Auteurs: Aidan Yao, senior econoom Emerging Asia, en Jim Veneau, hoofd Asian Fixed Income

De Covid-19-pandemie heeft verschillende breuklijnen verbreed die al bestonden voordat de crisis toesloeg. De inkomensongelijkheid, de geopolitieke spanningen tussen de grootmachten en de loskoppeling van de financiële markten van de reële economie door interventies van de centrale banken zijn allemaal verergerd door een volksgezondheidscrisis op een schaal die we generaties lang niet hebben gezien.

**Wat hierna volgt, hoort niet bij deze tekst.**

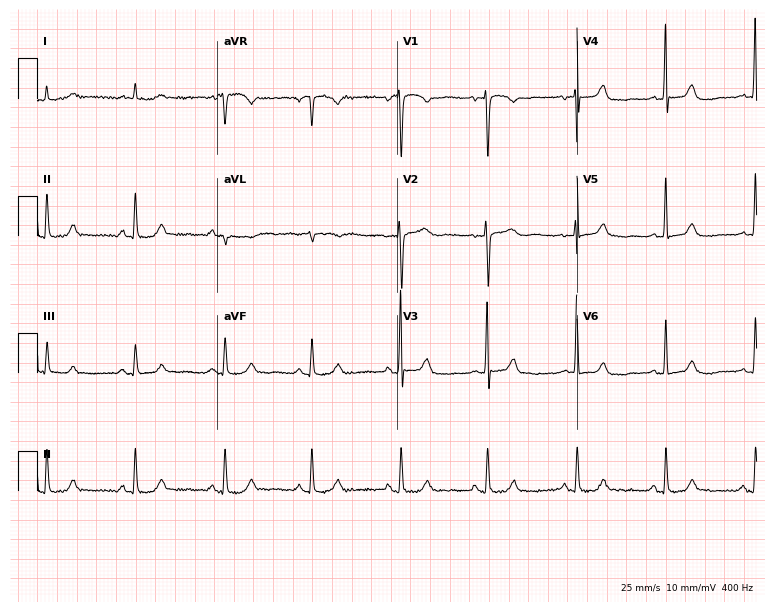
Standard 12-lead ECG recorded from a female, 79 years old (7.3-second recording at 400 Hz). None of these six findings is recorded: first-degree AV block, right bundle branch block (RBBB), left bundle branch block (LBBB), sinus bradycardia, atrial fibrillation (AF), sinus tachycardia. Only these six findings were labelled.
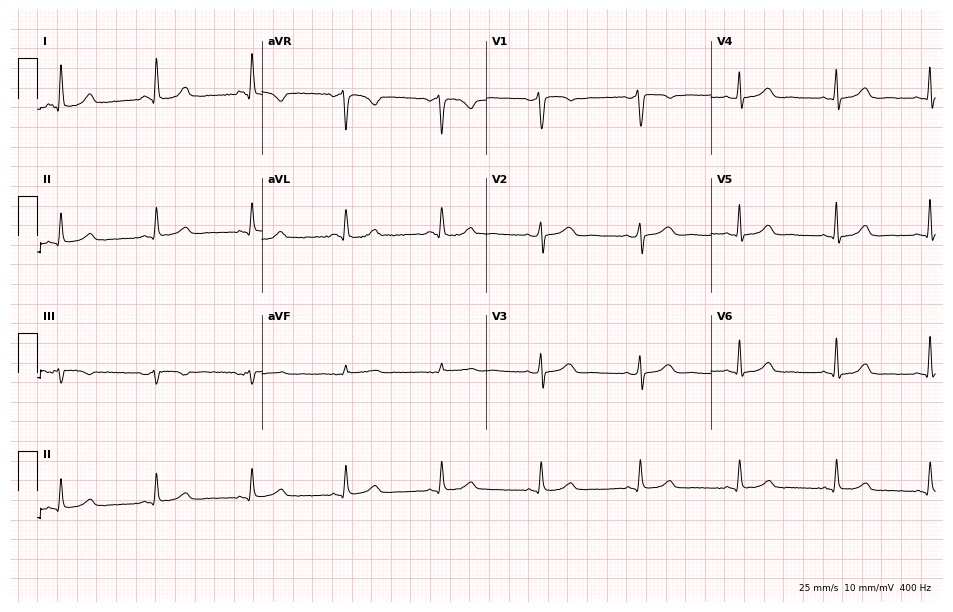
Standard 12-lead ECG recorded from a 63-year-old female. Read as a normal ECG.
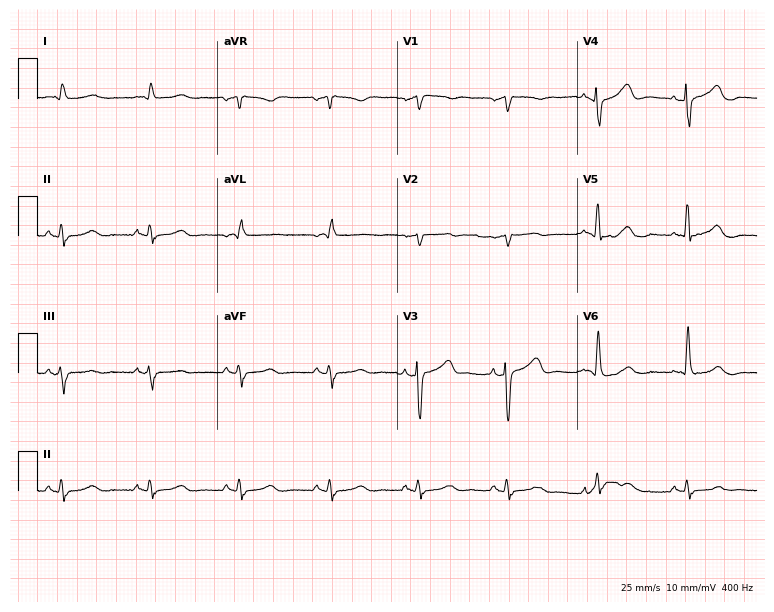
ECG — a male, 81 years old. Screened for six findings — first-degree AV block, right bundle branch block (RBBB), left bundle branch block (LBBB), sinus bradycardia, atrial fibrillation (AF), sinus tachycardia — none is recorded.
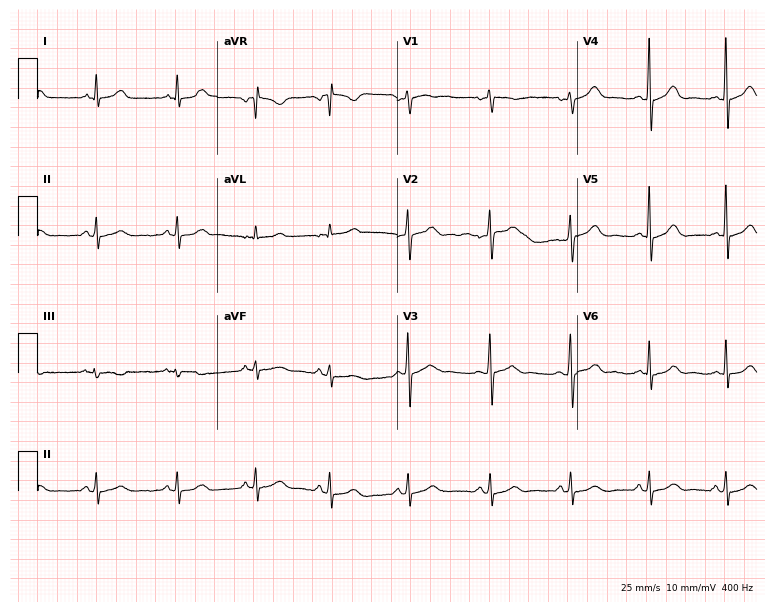
12-lead ECG (7.3-second recording at 400 Hz) from a woman, 46 years old. Labelled as a normal ECG.
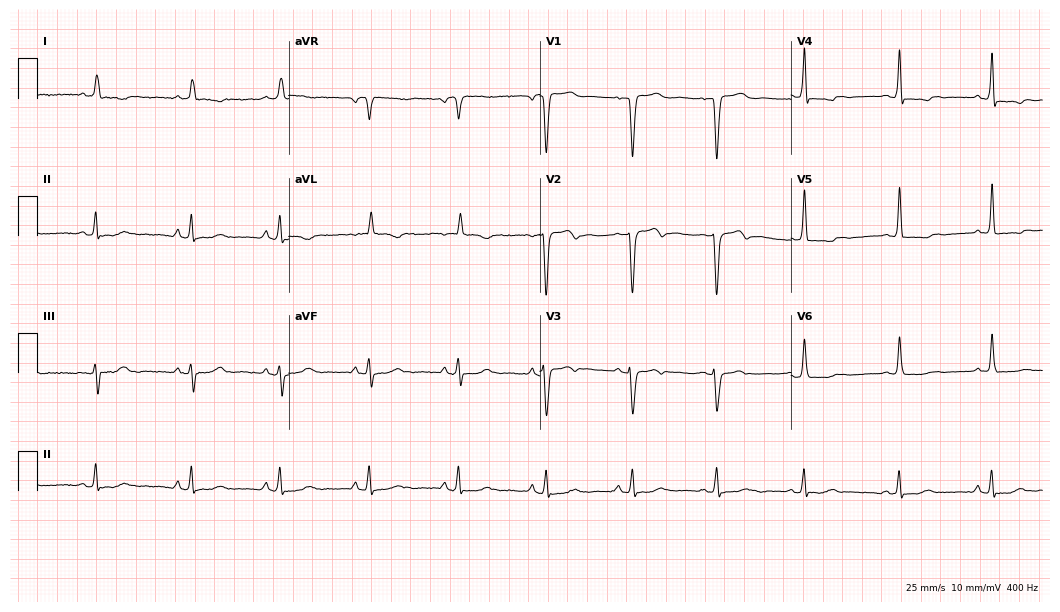
ECG (10.2-second recording at 400 Hz) — a 64-year-old female patient. Screened for six findings — first-degree AV block, right bundle branch block (RBBB), left bundle branch block (LBBB), sinus bradycardia, atrial fibrillation (AF), sinus tachycardia — none is recorded.
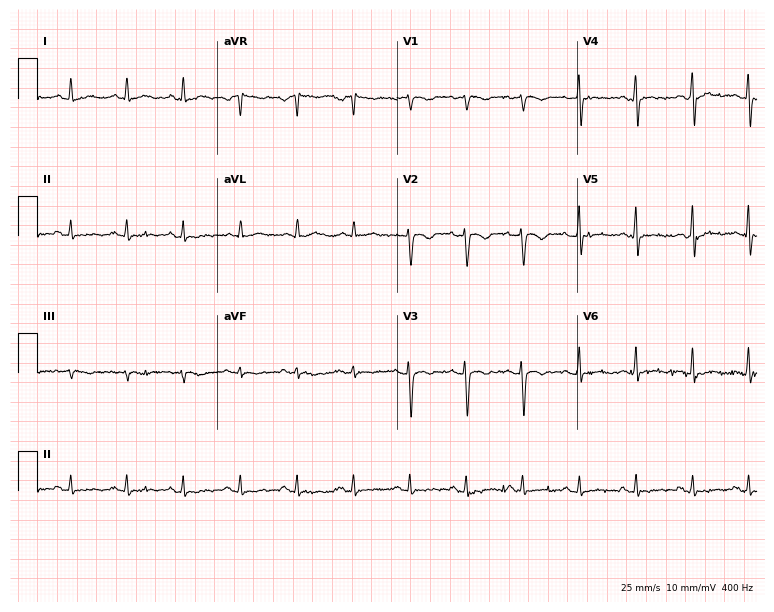
Electrocardiogram, a 42-year-old female. Interpretation includes sinus tachycardia (a sinus rate of 100 beats per minute or more).
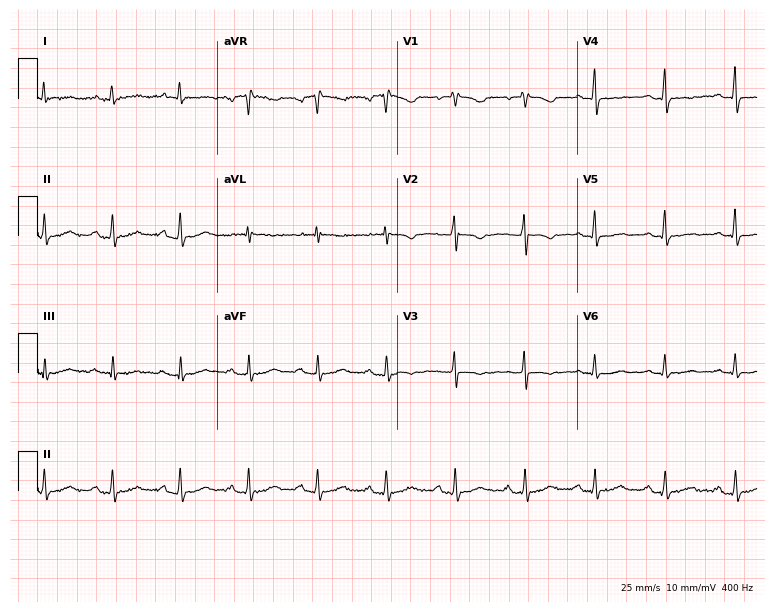
12-lead ECG from a female patient, 61 years old. Screened for six findings — first-degree AV block, right bundle branch block (RBBB), left bundle branch block (LBBB), sinus bradycardia, atrial fibrillation (AF), sinus tachycardia — none is recorded. Findings outside these six are not listed.
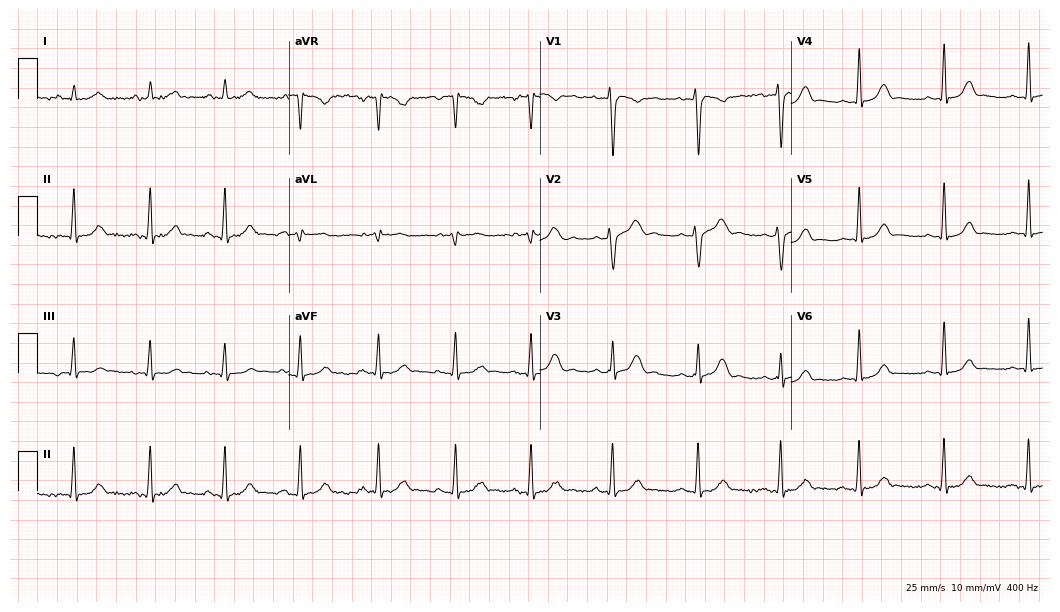
12-lead ECG from a female patient, 28 years old. Labelled as a normal ECG.
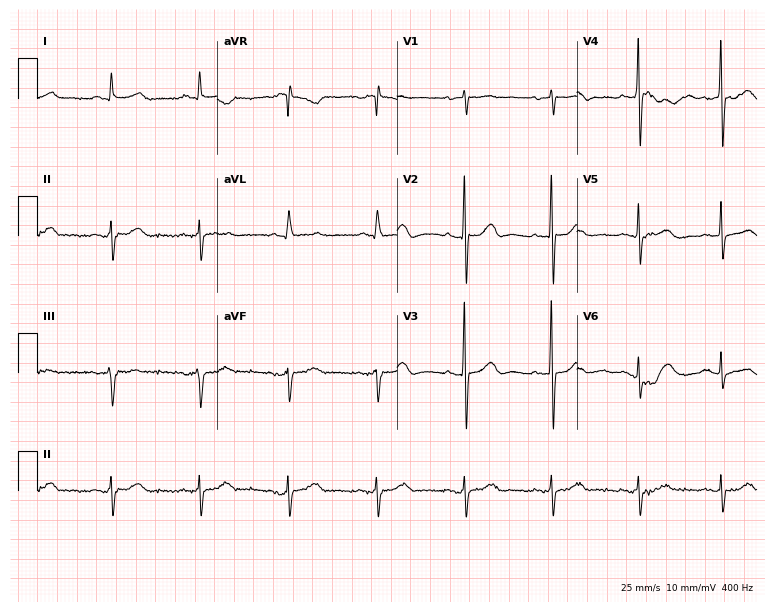
Electrocardiogram, a woman, 67 years old. Of the six screened findings (first-degree AV block, right bundle branch block (RBBB), left bundle branch block (LBBB), sinus bradycardia, atrial fibrillation (AF), sinus tachycardia), none is recorded.
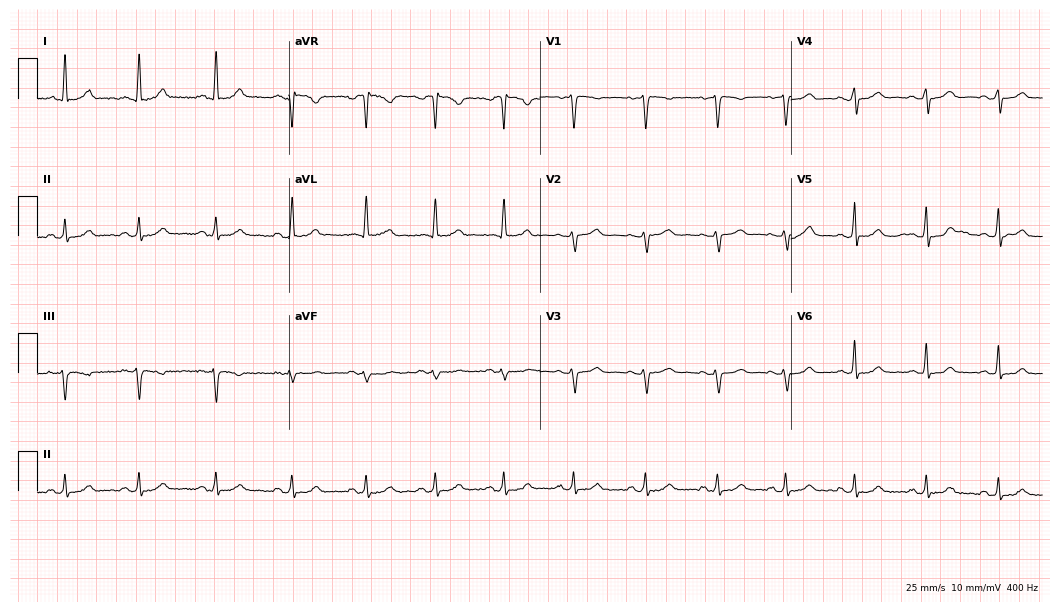
ECG — a female patient, 41 years old. Labelled as a normal ECG.
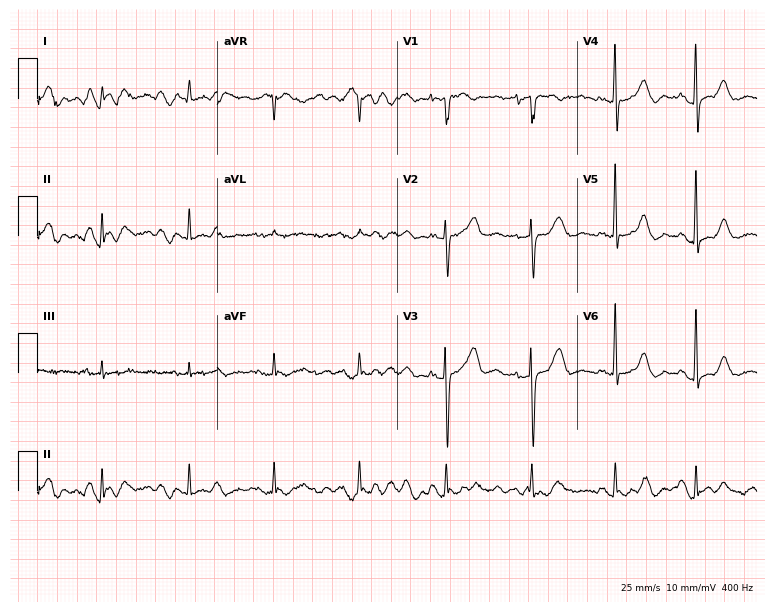
12-lead ECG from an 84-year-old woman. Recorded interpretation: within normal limits.

Central bank put: een toolbox die gemakkelijker te openen dan te sluiten is

Te midden van de immense schok hebben de centrale banken nooit eerder vertoonde stappen gezet om te voorkomen dat de wereldeconomie in een depressie terechtkomt. Hun acties hebben geleid tot wat volgens ons een paradigmaverschuiving in het beheer van het monetaire beleid is. Dit blijkt uit de snelle groei van de balansen van de centrale banken, die nu plaats bieden aan een grotere verscheidenheid aan activa. Daarbij zijn begrotingstekorten gemonetariseerd, waardoor overheden gericht liquiditeitsinjecties kunnen toedienen. We hebben ook een meer gedurfde interventie in de marktkrachten gezien, waardoor de centrale banken niet alleen de prijs van geld kunnen bepalen, maar ook de waarde van bedrijfsobligaties, aandelen en andere risicodragende activa beïnvloeden.

De centrale banken hebben deze acties verdedigd als een noodzakelijke respons op de economische schok en hebben gezworen ze in te trekken zodra de crisis voorbij is. Maar net als de kwantitatieve versoepeling na de wereldwijde financiële crisis van 2008 kan het dichtdraaien van de liquiditeitskraan een grotere uitdaging blijken dan het opendraaien ervan.

Daar zijn verschillende redenen voor. Ten eerste bevindt de wereldeconomie zich nog altijd op dun ijs, ondanks de recente verbetering van de sequentiële groei. Hoewel de opheffing van de economische lockdown de aanzet zal geven tot een mechanische opleving in de tweede helft van dit jaar, zullen de meeste economieën pas ver in 2021 terugkeren naar het niveau van voor de crisis.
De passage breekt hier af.